Future Tense

Neil deGrasse Tyson Was Slate’s Personal Astrophysicist for a Day

It’s probably safe to assume that no astrophysicist has hosted as many TV shows as Neil deGrasse Tyson. There was NOVA: The Pluto Files in 2010 plus the continuation of Carl Sagan’s Cosmos in 2014. And now, the director of the Hayden Planetarium is about to launch the second season of his science talk show StarTalk on National Geographic.

The late-night wars have been raging for a few years now, but science education feels so far removed from the drama that Tyson has been able to slip in unnoticed. The trick to what he’s doing on StarTalk (and his radio show of the same name) is that it isn’t so much science education as science entertainment. Leading researchers appear on the show alongside comedians and celebrity guests, and the interview tone is more Tonight Show, less college class.

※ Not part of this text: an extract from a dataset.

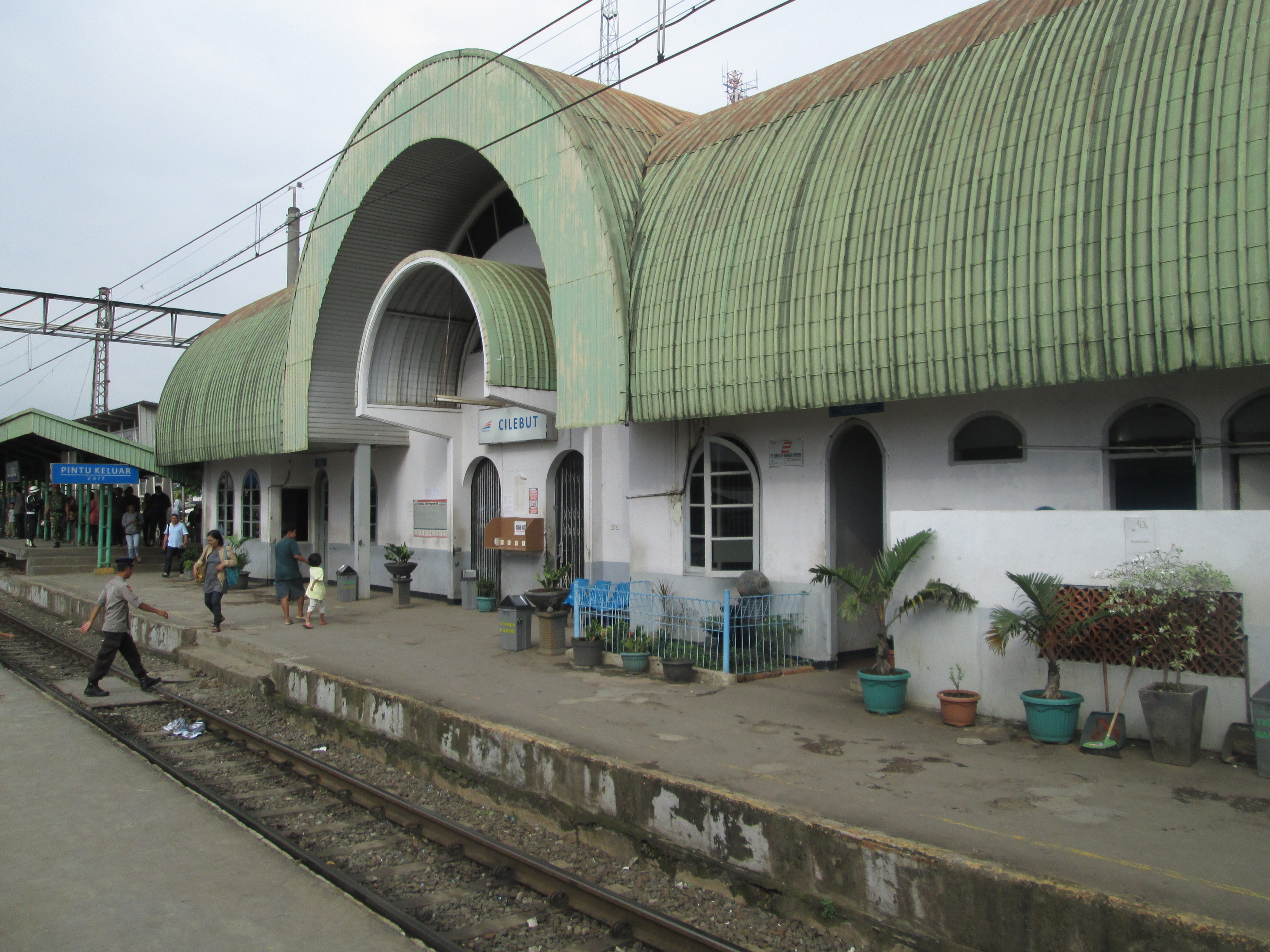 Stasiun Cilebut

In the first season of StarTalk, Tyson had science-focused guests like Chris Hadfield and Richard Dawkins but also guests talking about an even broader range of topics like Dan Savage and Arianna Huffington. Season 2 opens with Bill Clinton and also includes Penn and Teller and Larry Wilmore. The roster of guests shows that science entertainment can be mainstream, and is also a reminder of just how many popular figures are actually science ambassadors. Of course George Takei was StarTalk’s first guest.

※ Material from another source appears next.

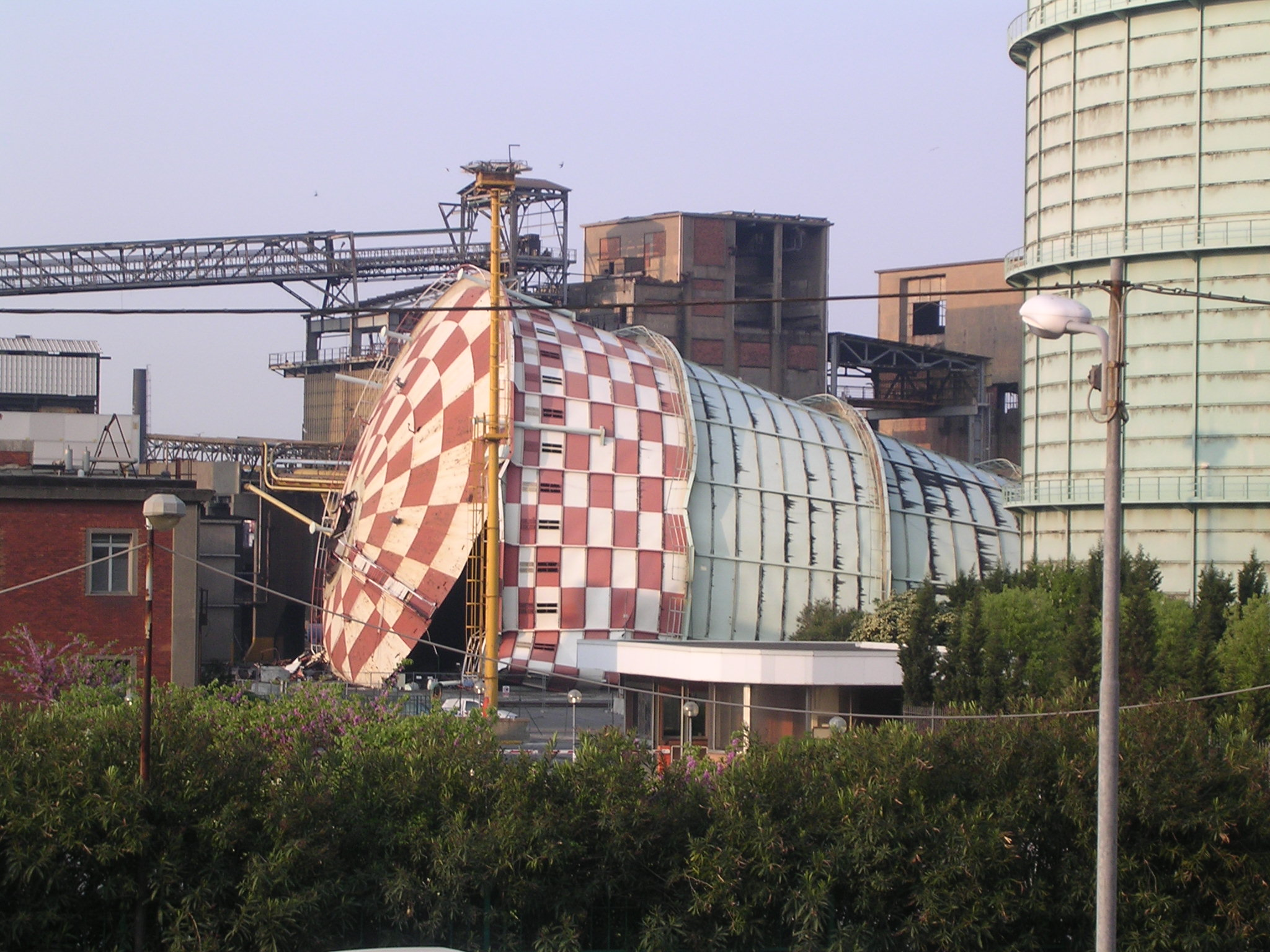 L'abbattimento del gasometro piccolo avvenuta il 21 aprile 2007

Before Slate visited Tyson at his office, I had already heard that it was a sort of wonderland of astrophysics memorabilia. A New Yorker profile of Tyson promised an asteroid fragment in his desk drawer. I was not disappointed. The main StarTalk interviews are done in Tyson’s office, so you can spot a lot of his trinkets by watching the show. There’s space beer, an antique sextant, famous scientist action figures (including a “Tyson” figure who seems part Neil deGrasse, part Mike), and lots of model rockets. But it’s also just a normal office where Tyson oversees programming for the Hayden Planetarium and runs the American Museum of Natural History’s astrophysics department.

So what about that asteroid chunk? “Oh yeah, he just had it out this morning,” a publicist told me nonchalantly.